I have a hive table which contains call data records(CDRs). I have the table partitioned on the phone number and bucketed on call_date. Now when I am inserting data into hive the back dated call_date are creating small files in my buckets which is creating name node metadata increase and performance slowdown. Is there a way to merge these small files into one.

Abhimanyu Mitra
  • 63
  • 1
  • 2
  • 8
  • 3
    What is the file format? Just an opinion: Partition it by call_date and bucket by phone number, you will benefit from date filtering then.Partition by phone_number creats too many partitions and too many files – leftjoin Sep 16 '19 at 05:57
  • The file format is ORC. It’s not possible to change the partitioning and bucketing of the table now – Abhimanyu Mitra Sep 16 '19 at 18:04
  • 2
    You can merge ORC files using ALTER TABLE concatenate: https://stackoverflow.com/a/50042837/2700344 – leftjoin Sep 16 '19 at 18:07

1 Answers1

11

One way to control the size of files when inserting into a table using Hive, is to set the below parameters:

set hive.merge.tezfiles=true;
set hive.merge.mapfiles=true;
set hive.merge.mapredfiles=true;
set hive.merge.size.per.task=128000000;
set hive.merge.smallfiles.avgsize=128000000;

This will work for both M/R and Tez engine and will ensure that all files created are at or below 128 MB in size (you can alter that size number according to your use case. Additional reading here: https://community.cloudera.com/t5/Community-Articles/ORC-Creation-Best-Practices/ta-p/248963).

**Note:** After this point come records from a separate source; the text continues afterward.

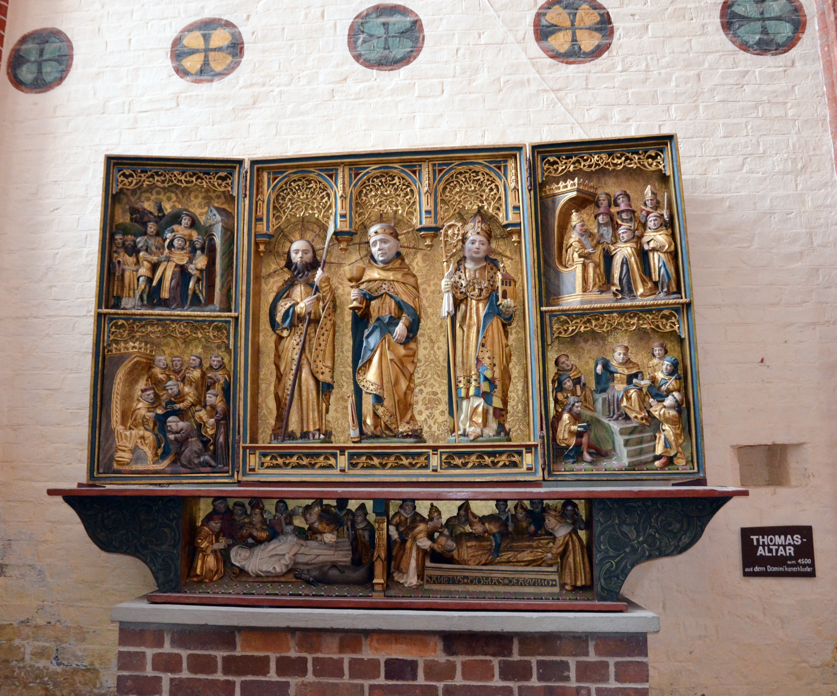 Nikolaikirche (Wismar)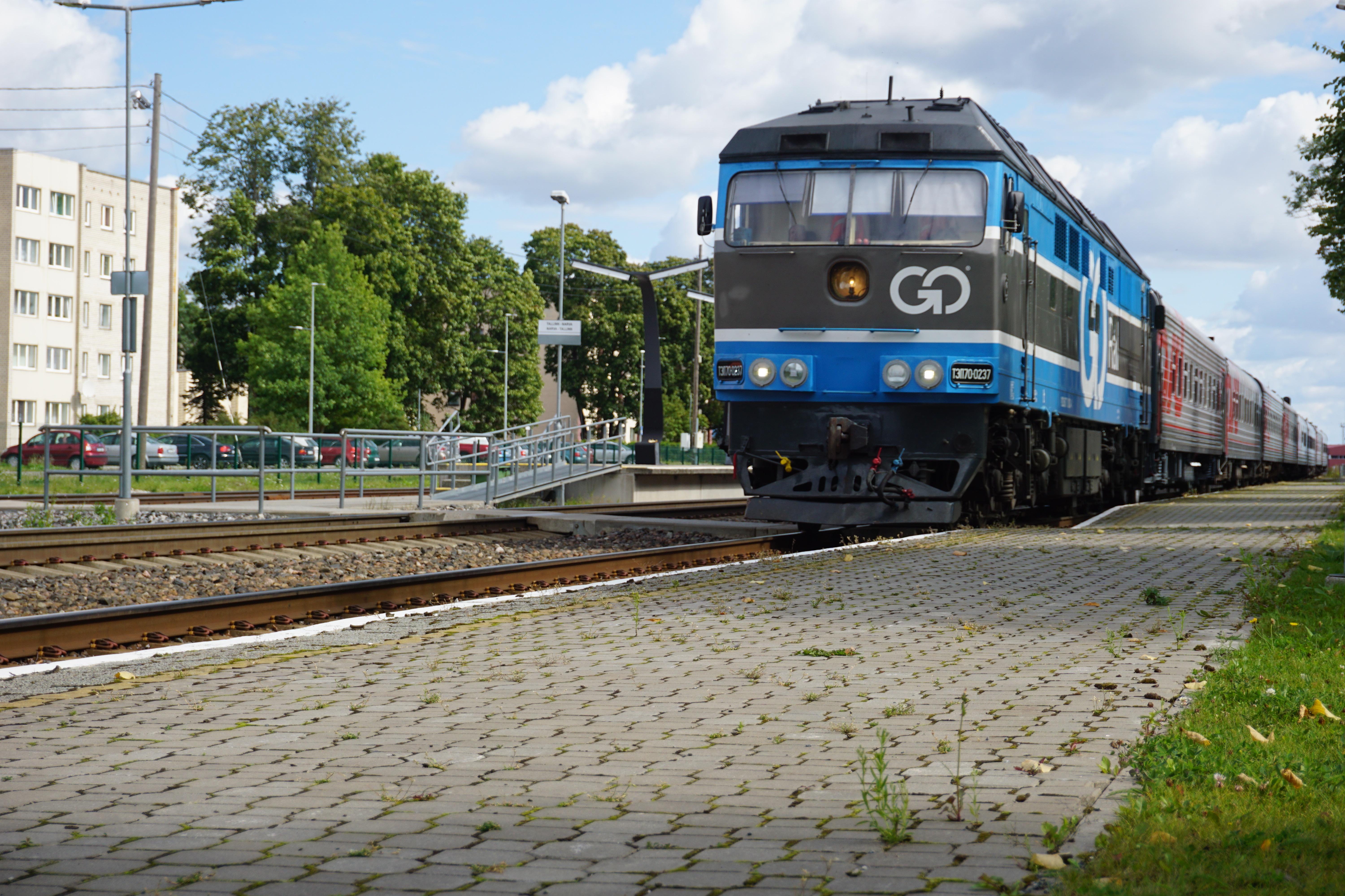 Moskva-Tallinn reisirong lahkumas Tapa jaamast.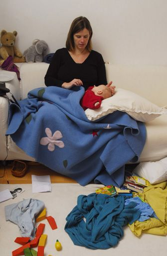 Mutter mit Baby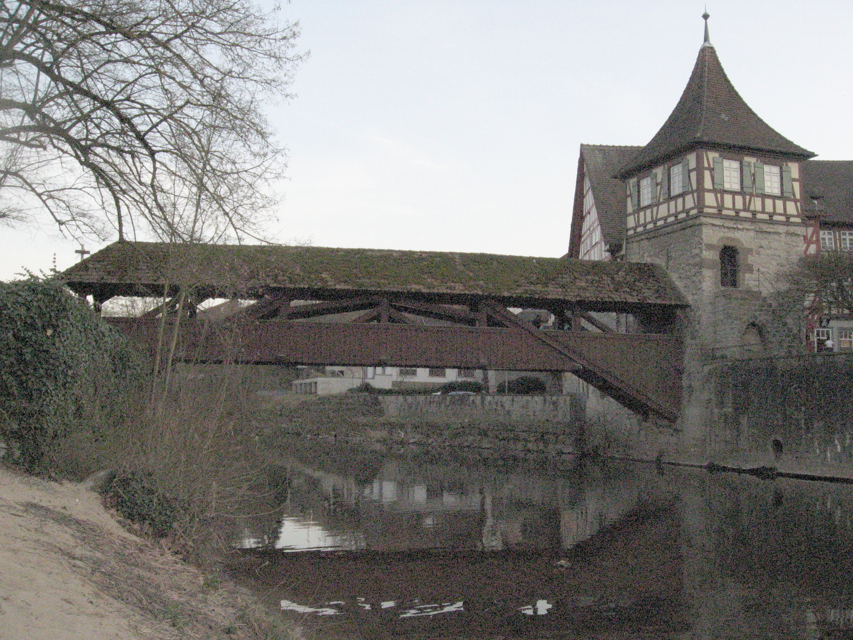 Blick von der Nordspitze des Unterwöhrds auf den Roten Steg mit Turm in Schwäbisch Hall

The easiest way to merge the files of the table is to remake it, while having ran the above hive commands at runtime:

CREATE TABLE new_table LIKE old_table;
INSERT INTO new_table select * from old_table;

In your case, for ORC tables you can concatenate the files after creation:

ALTER TABLE table_name [PARTITION (partition_key = 'partition_value')] CONCATENATE;
Theofanis
  • 303
  • 2
  • 5